Sunday, January 28, 2007
Dad has arrived safely in the U.S. and is settling into his new place. It was a grueling flight, with a long stopover in Frankfurt, and he didn't get much sleep until the Frankfurt - Detroit leg. But he seems to like his new place, and he is surrounded by older people and activities, which was difficult here. When Marty left him after the assessment and check-in, he was already absorbed in a game of bingo. I have spoken to him only once, but once he gets a phone in his room, we will be able to talk every day. Marty says he is more animated and talkative than he has been in a while--probably due to being surrounded by people. Dad is definitely a people person.
It is harder on those he left behind. The house seems quiet without him and Ganesh, and his room sadly empty. Leela now goes to her own little room after dinner, no longer needing to stay up to watch TV with Dad and walk him to his room for bed. She has a small TV and cable, which she is enjoying, but the hole left by Dad is large. Ganesh has called a couple of times and he will also be able to speak to Dad when the phone is in. But we are not sure how long Dad will remember much about Ganesh or Leela, or how he knows them. (Without me there, he thinks Marty is a friend from high school.) He has never forgotten my name or that I am his daughter, but I fear that being away from him for a while might confuse him about me, too. Marty has taken over pictures similar to what we did when Marty left here.

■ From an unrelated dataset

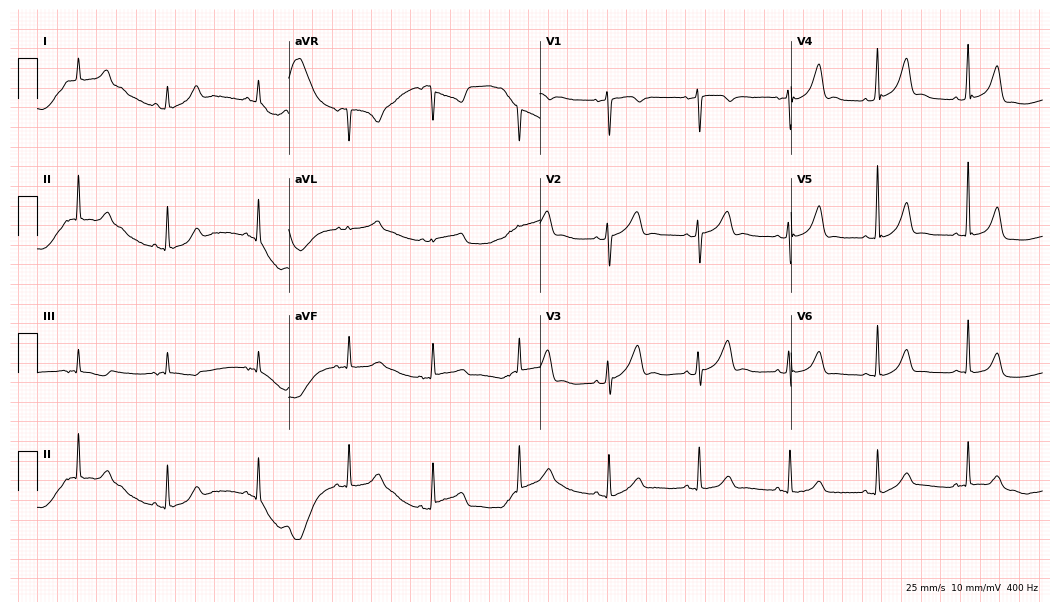
12-lead ECG from a 52-year-old female. Labelled as a normal ECG.
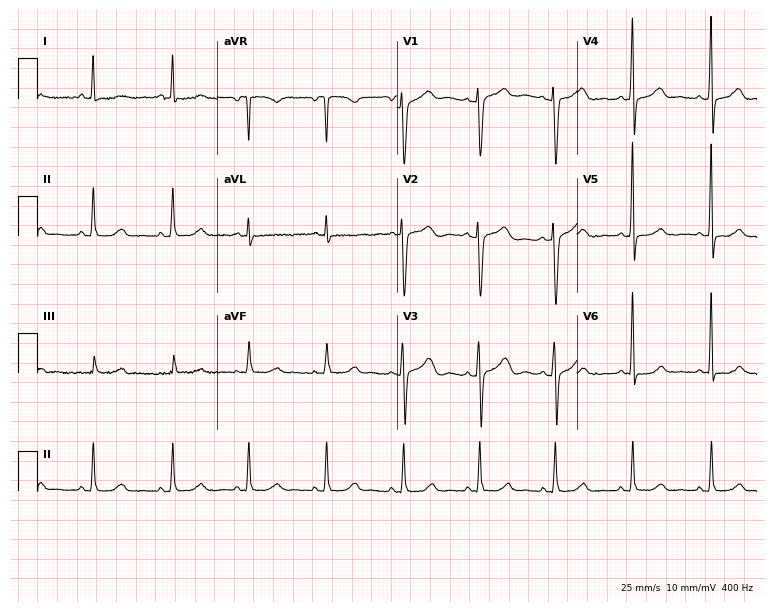
Electrocardiogram, a woman, 39 years old. Overall reading on record: normal ECG.

This was a long weekend -- January 26 is Republic Day-- so Roberta and I took a short trip to Madurai, a temple town located about an hour's flight south of Chennai. We really enjoyed the city. In addition to the fabulous Sri Meenakshi Temple, the city has a museum devoted to Mahatma Gandhi and a bustling tailoring industry. We toured the temple the day we arrived and again this morning. This morning it was jammed packed--today was an auspicious day for weddings and a number of happy couples and their guests thronged the temple. It costs 50 rupees to be married in the inner sanctum, where only Hindus are allowed.
The temple is dedicated to Meenakshi, a goddess consort of Lord Shiva, and the name according to our guide literally refers to the eye of the fish. The fish's eye never closes, and so the goddess never stops watching over her people. People from all over India come to pray at this temple. At one point, they may circle nine times around a shrine devoted to the planets--a thousand or more years before Galileo, Indian astrologers and astronomers knew that the sun and not the earth was the center of the solar system. There are many other points of devotion in the temple complex. It was fascinating to spend time there.
Near the north entrance of the temple are temple ruins that house a bustling market of vendors selling household items and textiles. A long row of tailors whips up whatever you like---a copy of your favorite shirt, Indian or western style clothing--in a matter of hours. Roberta and I both succumbed and for only about $100 between the two of us, got some new threads.
We also enjoyed the Gandhi museum. Depicting the life of Gandhi in words and pictures, the museum contains the original loincloth that Gandhi was wearing when he was assassinated, as well as other memorabilia. It was in Madurai that he first donned the loincloth, Indian homespun, and he was never seen in anything else after that. The museum is free and popular with school groups---the charming youngsters below were waiting with us for the museum to reopen after lunch.